Problem requirements
Filter the records below, keeping only lines with the string "octobre".

Provided records
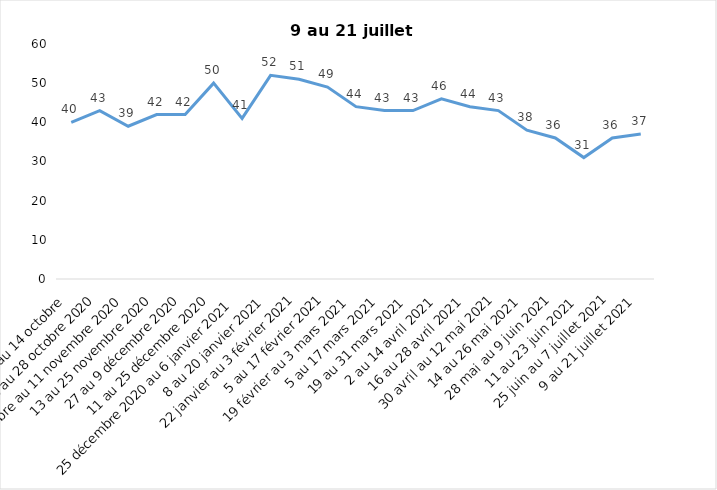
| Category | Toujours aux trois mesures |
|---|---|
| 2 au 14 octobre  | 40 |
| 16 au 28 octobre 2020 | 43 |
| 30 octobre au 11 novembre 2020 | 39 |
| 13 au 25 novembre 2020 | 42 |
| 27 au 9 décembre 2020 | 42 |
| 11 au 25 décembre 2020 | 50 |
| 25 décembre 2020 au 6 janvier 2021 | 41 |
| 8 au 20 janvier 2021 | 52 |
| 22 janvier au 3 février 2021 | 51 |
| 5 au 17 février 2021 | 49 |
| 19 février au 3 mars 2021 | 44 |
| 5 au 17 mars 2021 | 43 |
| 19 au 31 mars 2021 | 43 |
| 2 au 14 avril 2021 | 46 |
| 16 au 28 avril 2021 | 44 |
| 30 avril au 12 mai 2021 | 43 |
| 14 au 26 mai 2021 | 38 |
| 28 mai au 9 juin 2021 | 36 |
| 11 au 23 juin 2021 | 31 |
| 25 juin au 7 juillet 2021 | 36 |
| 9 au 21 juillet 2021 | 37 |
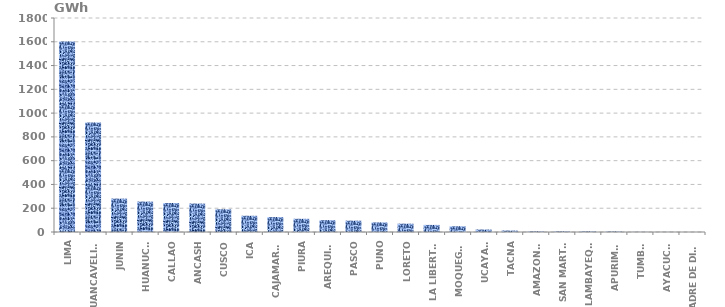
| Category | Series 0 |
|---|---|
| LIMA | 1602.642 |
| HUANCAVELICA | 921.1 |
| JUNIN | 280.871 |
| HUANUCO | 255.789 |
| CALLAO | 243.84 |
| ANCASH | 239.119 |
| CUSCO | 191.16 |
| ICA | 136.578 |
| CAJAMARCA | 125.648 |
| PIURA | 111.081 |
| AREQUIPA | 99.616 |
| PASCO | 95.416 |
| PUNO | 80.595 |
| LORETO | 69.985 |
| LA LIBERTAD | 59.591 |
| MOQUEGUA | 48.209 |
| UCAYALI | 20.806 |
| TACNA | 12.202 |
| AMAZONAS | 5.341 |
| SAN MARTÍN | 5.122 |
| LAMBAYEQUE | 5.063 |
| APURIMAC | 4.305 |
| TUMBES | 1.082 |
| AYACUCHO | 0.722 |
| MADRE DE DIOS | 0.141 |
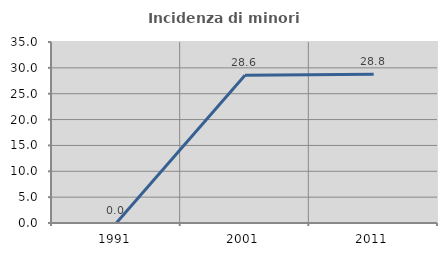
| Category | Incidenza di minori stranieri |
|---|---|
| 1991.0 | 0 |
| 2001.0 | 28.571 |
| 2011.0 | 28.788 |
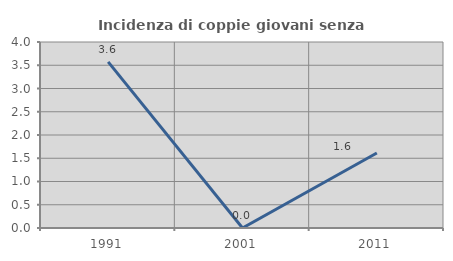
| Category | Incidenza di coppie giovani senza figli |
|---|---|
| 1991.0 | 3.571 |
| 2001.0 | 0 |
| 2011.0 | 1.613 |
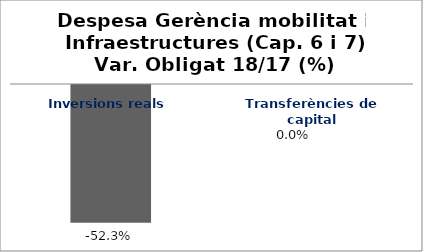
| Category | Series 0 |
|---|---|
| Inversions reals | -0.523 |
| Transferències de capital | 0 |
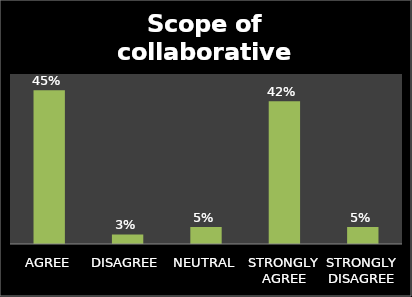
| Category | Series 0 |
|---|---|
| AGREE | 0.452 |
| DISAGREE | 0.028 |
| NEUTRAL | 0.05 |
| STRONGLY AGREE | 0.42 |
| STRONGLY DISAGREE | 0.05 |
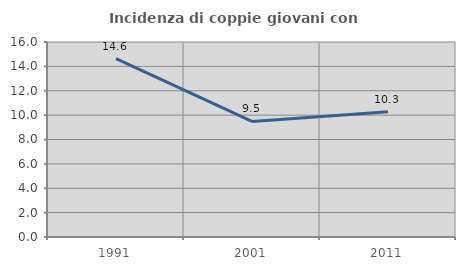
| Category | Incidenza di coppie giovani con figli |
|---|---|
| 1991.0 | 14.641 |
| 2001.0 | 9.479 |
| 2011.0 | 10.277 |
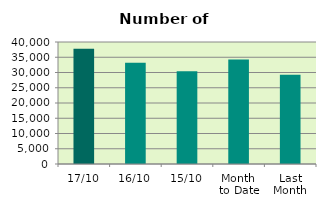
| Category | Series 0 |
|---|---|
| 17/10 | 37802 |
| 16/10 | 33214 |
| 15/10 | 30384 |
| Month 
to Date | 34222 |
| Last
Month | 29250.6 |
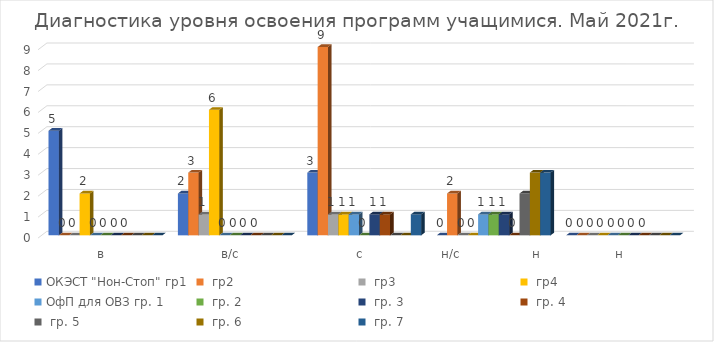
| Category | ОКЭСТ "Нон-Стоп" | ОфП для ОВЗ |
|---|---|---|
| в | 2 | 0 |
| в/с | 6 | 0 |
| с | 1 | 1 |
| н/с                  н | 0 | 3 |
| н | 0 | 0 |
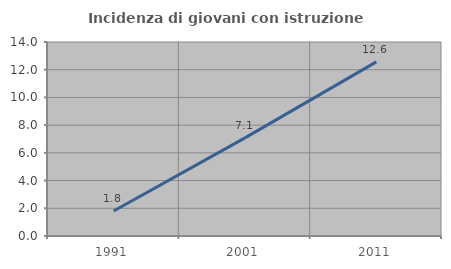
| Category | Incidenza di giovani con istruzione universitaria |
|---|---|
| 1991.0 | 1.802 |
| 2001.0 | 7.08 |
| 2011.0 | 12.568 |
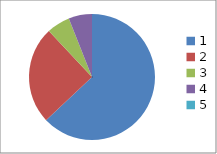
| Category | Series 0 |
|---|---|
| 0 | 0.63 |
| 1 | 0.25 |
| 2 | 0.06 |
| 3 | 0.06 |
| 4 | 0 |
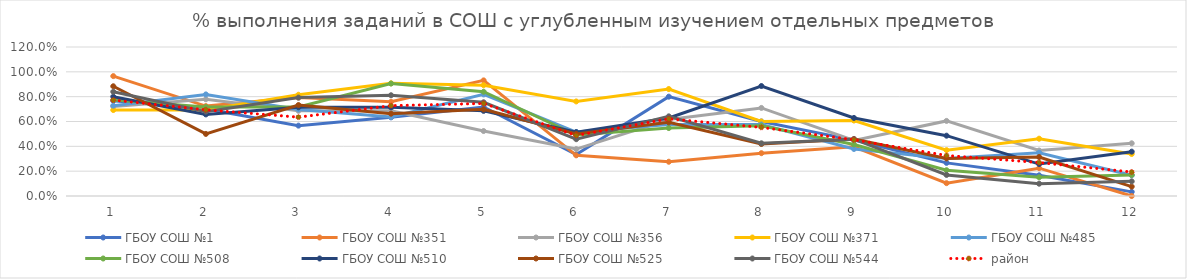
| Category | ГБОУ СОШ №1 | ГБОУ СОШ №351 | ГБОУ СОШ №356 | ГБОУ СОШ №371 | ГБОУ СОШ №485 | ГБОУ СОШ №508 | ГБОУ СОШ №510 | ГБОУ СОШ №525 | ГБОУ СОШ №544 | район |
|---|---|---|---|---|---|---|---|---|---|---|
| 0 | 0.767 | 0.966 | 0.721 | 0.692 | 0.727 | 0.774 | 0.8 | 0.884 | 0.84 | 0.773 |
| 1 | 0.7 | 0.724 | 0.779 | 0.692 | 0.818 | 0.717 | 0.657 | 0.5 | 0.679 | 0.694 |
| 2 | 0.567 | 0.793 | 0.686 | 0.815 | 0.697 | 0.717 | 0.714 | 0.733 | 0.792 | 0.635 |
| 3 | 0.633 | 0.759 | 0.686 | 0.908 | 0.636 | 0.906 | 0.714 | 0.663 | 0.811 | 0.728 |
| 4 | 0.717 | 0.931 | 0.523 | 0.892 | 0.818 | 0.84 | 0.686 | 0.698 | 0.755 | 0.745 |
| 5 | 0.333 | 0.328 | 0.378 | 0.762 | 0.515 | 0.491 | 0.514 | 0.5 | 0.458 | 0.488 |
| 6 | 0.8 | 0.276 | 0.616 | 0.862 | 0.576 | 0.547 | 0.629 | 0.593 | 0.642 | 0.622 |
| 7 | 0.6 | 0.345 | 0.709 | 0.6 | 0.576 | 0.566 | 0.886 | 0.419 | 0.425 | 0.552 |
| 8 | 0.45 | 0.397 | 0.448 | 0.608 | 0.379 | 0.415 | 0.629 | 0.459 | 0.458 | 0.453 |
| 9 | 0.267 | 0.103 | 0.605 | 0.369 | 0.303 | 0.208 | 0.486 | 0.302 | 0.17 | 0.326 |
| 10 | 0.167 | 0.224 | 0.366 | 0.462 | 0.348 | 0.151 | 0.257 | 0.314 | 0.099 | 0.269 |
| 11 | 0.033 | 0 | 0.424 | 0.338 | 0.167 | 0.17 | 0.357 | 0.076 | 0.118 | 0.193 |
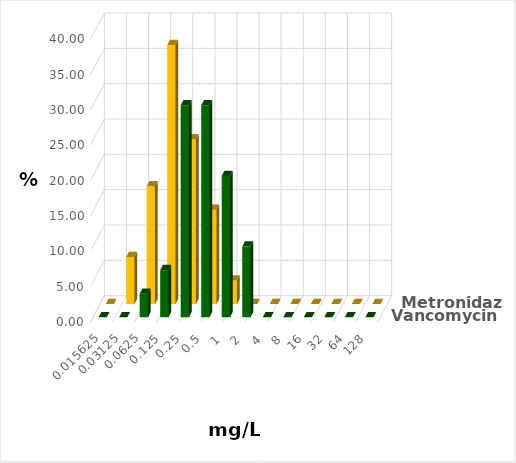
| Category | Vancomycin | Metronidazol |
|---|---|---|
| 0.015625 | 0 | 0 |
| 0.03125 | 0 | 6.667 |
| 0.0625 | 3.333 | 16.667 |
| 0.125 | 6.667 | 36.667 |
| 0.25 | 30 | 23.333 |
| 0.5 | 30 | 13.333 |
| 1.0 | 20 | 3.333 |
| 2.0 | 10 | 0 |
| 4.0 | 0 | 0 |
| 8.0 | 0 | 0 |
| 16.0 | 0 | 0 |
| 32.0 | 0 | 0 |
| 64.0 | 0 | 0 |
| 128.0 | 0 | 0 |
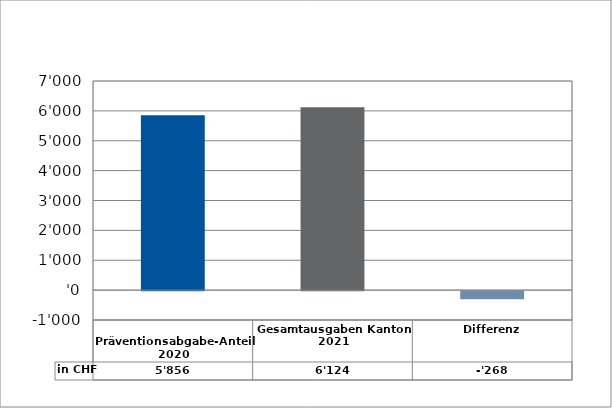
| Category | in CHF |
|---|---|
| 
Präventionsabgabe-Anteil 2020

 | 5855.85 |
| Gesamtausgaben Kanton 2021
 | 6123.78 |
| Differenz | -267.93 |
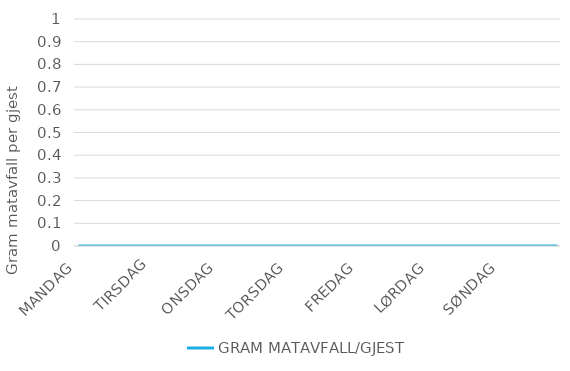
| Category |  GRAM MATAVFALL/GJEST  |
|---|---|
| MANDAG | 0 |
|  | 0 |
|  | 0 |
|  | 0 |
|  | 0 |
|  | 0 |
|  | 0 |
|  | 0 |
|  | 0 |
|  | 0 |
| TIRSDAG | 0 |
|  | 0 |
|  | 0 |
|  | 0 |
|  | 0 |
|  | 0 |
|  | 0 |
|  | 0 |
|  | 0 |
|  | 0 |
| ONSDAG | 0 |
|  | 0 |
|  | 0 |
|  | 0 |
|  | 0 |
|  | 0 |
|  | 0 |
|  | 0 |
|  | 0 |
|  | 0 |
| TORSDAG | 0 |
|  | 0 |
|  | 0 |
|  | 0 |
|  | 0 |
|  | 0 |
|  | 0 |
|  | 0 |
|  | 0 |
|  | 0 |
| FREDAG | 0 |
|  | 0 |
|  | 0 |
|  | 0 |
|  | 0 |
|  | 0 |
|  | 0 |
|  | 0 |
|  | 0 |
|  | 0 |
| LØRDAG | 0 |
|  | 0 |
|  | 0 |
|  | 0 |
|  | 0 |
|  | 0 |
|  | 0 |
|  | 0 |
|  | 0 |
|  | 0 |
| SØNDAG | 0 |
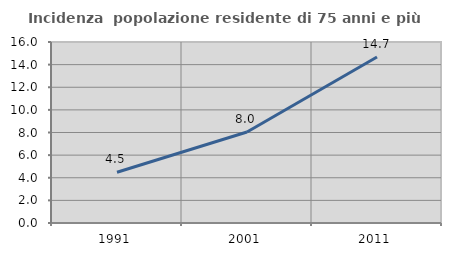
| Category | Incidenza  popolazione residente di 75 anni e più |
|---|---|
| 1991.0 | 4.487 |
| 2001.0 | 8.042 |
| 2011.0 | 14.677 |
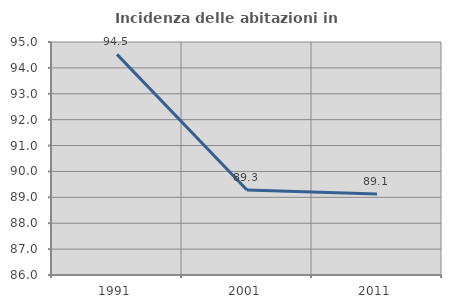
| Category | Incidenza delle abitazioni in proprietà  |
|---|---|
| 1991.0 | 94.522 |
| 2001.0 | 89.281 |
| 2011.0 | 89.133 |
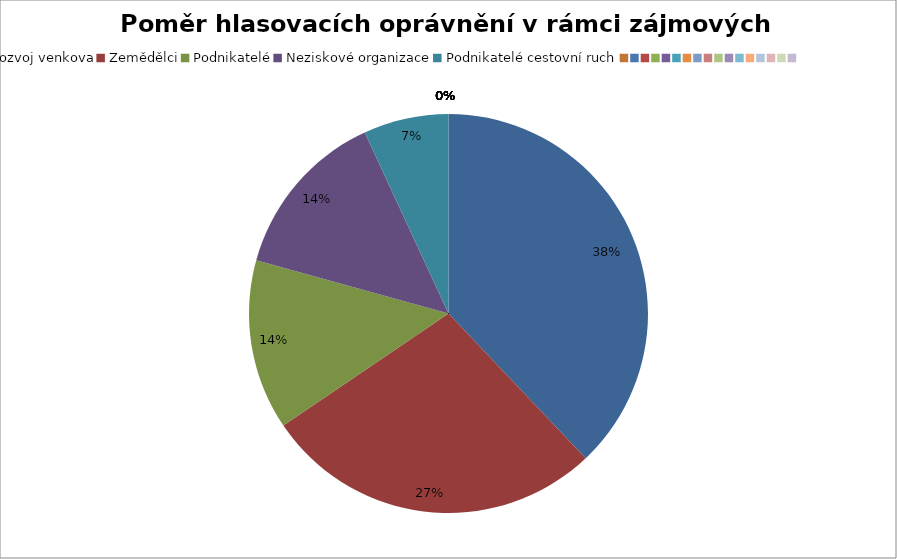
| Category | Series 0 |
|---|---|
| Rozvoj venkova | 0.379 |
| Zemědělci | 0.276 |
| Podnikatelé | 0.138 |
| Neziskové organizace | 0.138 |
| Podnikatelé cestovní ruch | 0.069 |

Solution below
| 2 au 14 octobre  | 40 |
| 16 au 28 octobre 2020 | 43 |
| 30 octobre au 11 novembre 2020 | 39 |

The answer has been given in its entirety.